La vieja Europa. Donde la sensibilidad y la capacidad de asombro dejaron hace ya tiempo de ser el patrón oro de las relaciones personales. No sabríamos señalar el Bretton Woods que acabara con este modus vivendi. Quizá sean varios. Posiblemente, tengamos que remontarnos al nacimiento de las corrientes filosóficas que pusieron cabezas y corazones patas arriba. Y deberíamos añadir las calamidades de todo tipo que han sucedido en los últimos siglos. O puede que la explicación fuera mucho más sencilla. Sea como sea, parece que la ingenuidad y la sencillez cotizan muy a la baja en el mercado en que hemos convertido el continente después de tanta zapatiesta. Algo comprensible, no lo negamos, pero sólo hasta cierto punto. Por ejemplo: compensa, dicen, tomar pronto el cinismo por bandera y volverse todo lo mordaz posible y muy poco impresionable en el día a día. Se trata, añaden, de una simple cuestión de supervivencia. Volvemos a la selva, señores. Mientras unos apuestan por este camino y otros intentamos, mal que bien, abandonarlo, encontramos a no pocos maestros que, por fortuna, actuaron (y actúan) de otro modo. Personas que no quisieron ser ajenas a cuanto de humano nos rodea. Autores que nos hablan de mejores maneras de vivir. Uno de ellos es el húngaro Sándor Márai.

Éljen Magyarország!

No fue éste, desde luego,  el mundo en que se desenvolvió buena parte de su vida. Márai (1900-1989) perteneció a la última generación nacida en el seno del Imperio austrohúngaro. Y hace gala de ello: en su extensa obra, remite continuamente a la Corte vienesa y trata con la reverencia pertinente al emperador, garante paternal de la estabilidad social: “Viena era como una gran familia, el Imperio también (…); y en esta gran familia todo el mundo tenía la sensación secreta de que en medio de los deseos de aventura, las predisposiciones, las pasiones, solamente el emperador era capaz de mantener el orden”. Eso sí, cuando lo nombra, siempre por el título, inmediatamente se corrige: “quería decir el rey de Hungría”. Y es que Márai era todo un patriota. Da la impresión de que se le hacían escasas las páginas que escribió (y suma más de sesenta libros en su haber) para cantar su amor por su tierra. De hecho, uno de los muchos disgustos que sufrió fue la pérdida de vastísimos territorios por parte de Hungría como consecuencia del Tratado de Trianon. Entre ellos se encontraba su ciudad natal, Kassa, que pasó a formar parte de Checoslovaquia y a día de hoy pertenece a Eslovaquia, tomando el nombre de Kosice. Fue un trauma más de los tantos que acumuló nuestro autor y que le convirtieron en una persona melancólica hasta el extremo, y en el sentido literal: se mató de un tiro en la sien en su casa de San Diego, en California, cuando faltaban sólo nueve meses para que cayera el siniestro muro de Berlín.

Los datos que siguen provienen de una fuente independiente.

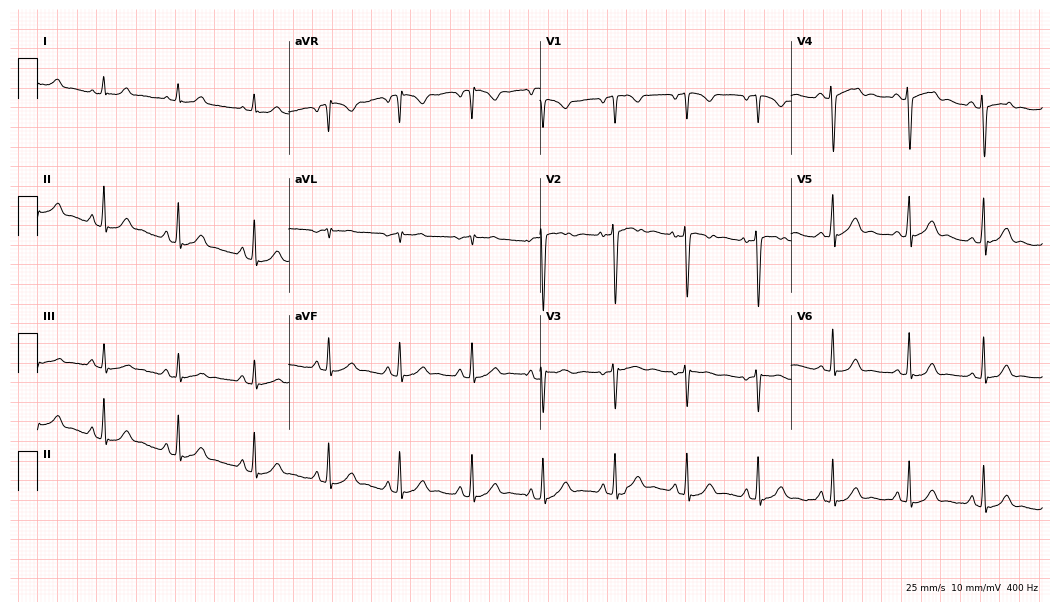
Electrocardiogram, a female patient, 25 years old. Overall reading on record: normal ECG.
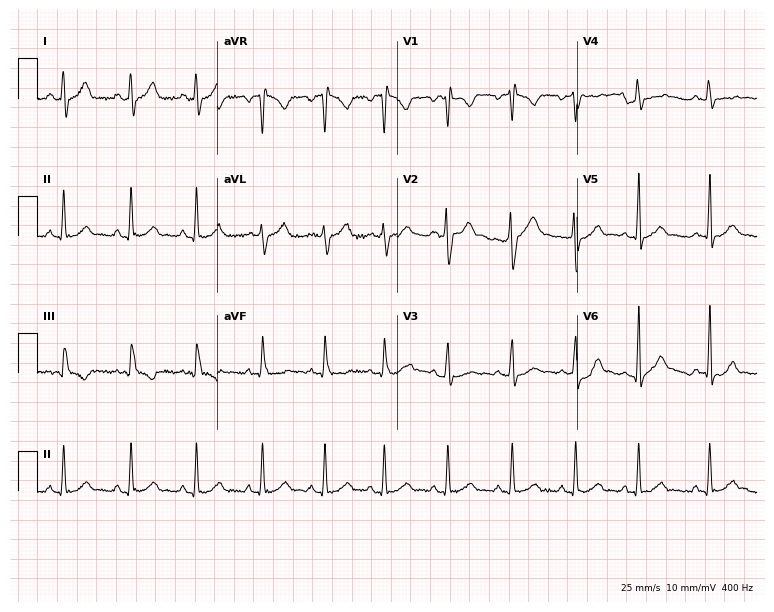
Electrocardiogram, a 22-year-old female patient. Of the six screened findings (first-degree AV block, right bundle branch block (RBBB), left bundle branch block (LBBB), sinus bradycardia, atrial fibrillation (AF), sinus tachycardia), none is recorded. Other findings, if any, are not listed.

El comunismo también le había hecho mucho daño. Márai opuso resistencia al intento rojo de controlar cada coma que escribía. Él, periodista de prestigio, que conocía Alemania y Francia casi como su amada Hungría, cuya firma en la portada del periódico bastaba para que se vendieran todos los ejemplares en cuestión de minutos, no iba a plegarse al dictado del voraz Partido Comunista. Y, claro, terminó abandonando el país, deambulando errante por Italia y Estados Unidos hasta afincarse en San Diego. Pero aquello no fue lo peor. Más dolorosa todavía fue la prohibición de su obra en su propia tierra. Sus libros no pudieron editarse en la Hungría comunista hasta 1989 y condenó a Márai al peor de los ostracismos, que es el destierro hasta de la memoria de sus compatriotas. Nadie supo de su existencia, ignorancia extensiva a muchos países europeos, como España, hasta los noventa.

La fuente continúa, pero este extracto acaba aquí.